Check out the societies

Ignore societies at your peril. They really are the hidden gem of uni life: you meet a whole new social group outside your bubble of halls and course and you get gently coerced into doing something different (and fun) with your time that doesn't (just) involve boozing or sleeping.

You do get various worthy benefits from them as well - they're good for filling a CV and for learning new skills. Check your union's website to see what's available and make a note to join those you love during Freshers Week, so you don't forget.

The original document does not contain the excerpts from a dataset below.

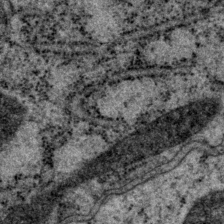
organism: P. pacificus
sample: Pharynx
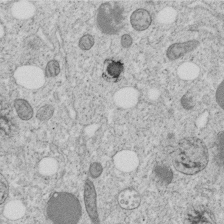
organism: C. elegans
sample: C. elegans embryo early stage
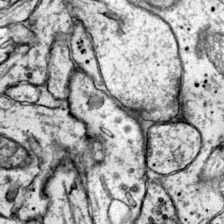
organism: Mouse
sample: Primary visual cortex
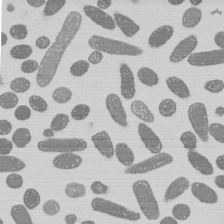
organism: E. coli
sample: Bacterial nucleoid
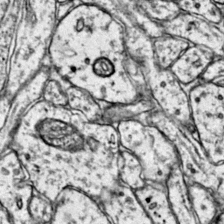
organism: Mouse
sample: Primary visual cortex
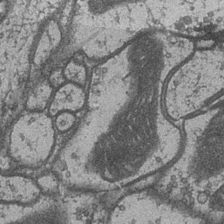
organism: Drosophila
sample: Optic medulla
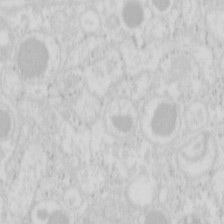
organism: Mouse
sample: Pancreas
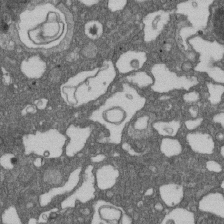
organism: Drosophila
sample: Nephrocyte
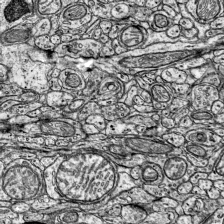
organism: Mouse
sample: Visual Cortex
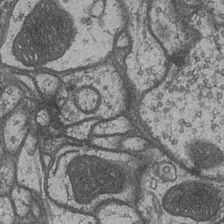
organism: Drosophila
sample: Optic medulla
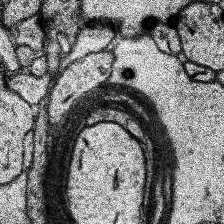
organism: Human
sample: Temporal Lobe
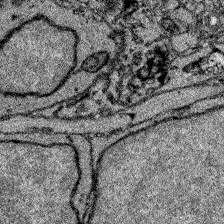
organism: Zebrafish
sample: Larval olfactory bulb
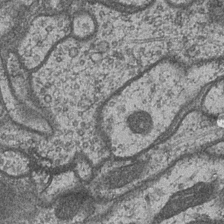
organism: Drosophila
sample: Optic medulla
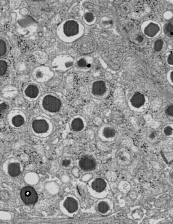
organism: C57BL Mouse
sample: Pancreatic islet
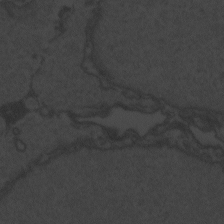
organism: Zebrafish
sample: Macrophage infected with Toxoplasma gondii
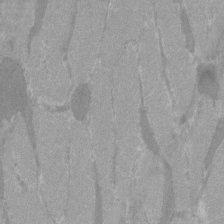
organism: C57BL Mouse
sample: Tibialis anterior muscle cell
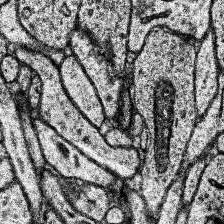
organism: Human
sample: Temporal Lobe
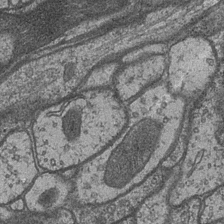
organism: Drosophila
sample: Optic medulla
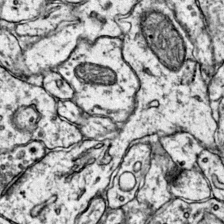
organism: Mouse
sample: Primary visual cortex
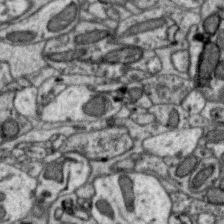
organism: Zebra finch
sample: Brain
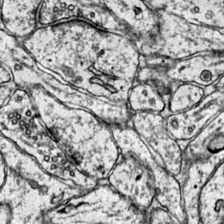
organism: Mouse
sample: Primary visual cortex
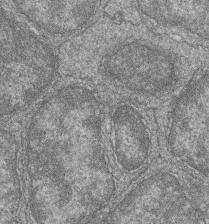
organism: Zebrafish
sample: Cilia; retinal pigment epithelium
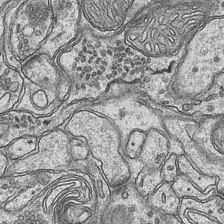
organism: Mouse
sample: CA1 Hippocampus
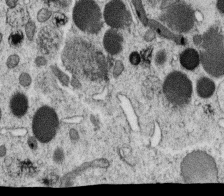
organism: C. elegans
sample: C. elegans oocyte; sperm cells
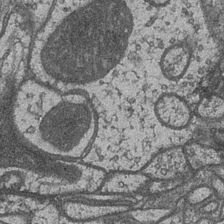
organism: Drosophila
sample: Optic medulla
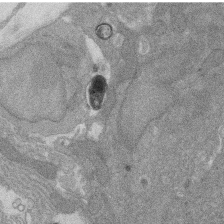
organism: Rat
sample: Salivary granule
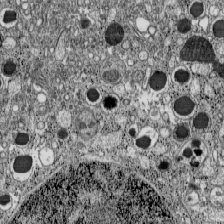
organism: C57BL Mouse
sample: Pancreatic islet
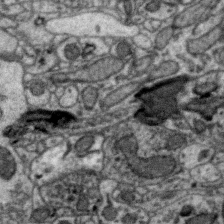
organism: Zebra finch
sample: Brain
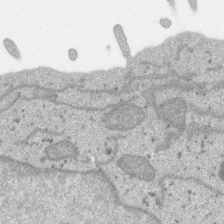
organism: Human
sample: Lung epithelial cells infected with SARS-CoV-2
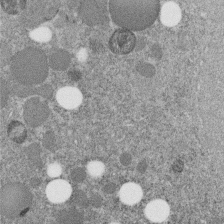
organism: C. elegans
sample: C. elegans embryo early stage
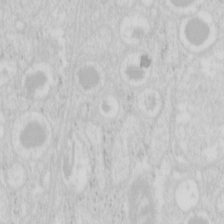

Katie, a third-year history student at UEA, says: "Be open to trying new things and if you can’t find a society that fits you, you could always start one yourself!"

club full of people

Buy event tickets for Freshers Week

Some of the biggest nights in Freshers Week sell out fast, and if you're paranoid about being struck down by FOMO in your first week you could buy your tickets now. Hannah shares this advice: "Only buy tickets through your university or your student union – lots of clubs will try and tell you that their event is THE official one but unless they’re promoted by the SU then this is probably not true. Also, don’t panic buy everything. Try to leave a few nights free so you can make plans with your new friends or just take a break for an evening."

Katie says: "Remember you might spend a lot more than usual in freshers week, so make sure you budget extra money for that."

Find your coursemates

Every fresher worries about meeting people, but the truth is that Freshers Week is the most sociable time in your entire life. Everyone talks to anyone and you meet people in no time. You can also get a headstart by doing a bit of social networking. Find flatmates and coursemates in Facebook groups and in TSR's uni forums. Break the ice online and then you already know people when you arrive.

Look up your course

There may be one or two things you need to do before your course starts, such as choosing your first year modules. Your uni will be in touch if there's anything you need to do before you arrive, if not you can get ready with some general prep. Katie says: "Check if your course has a reading list or tips for preparing to study. It’s helpful to buy things like folders and stationery before September, so you’re ready to start your course."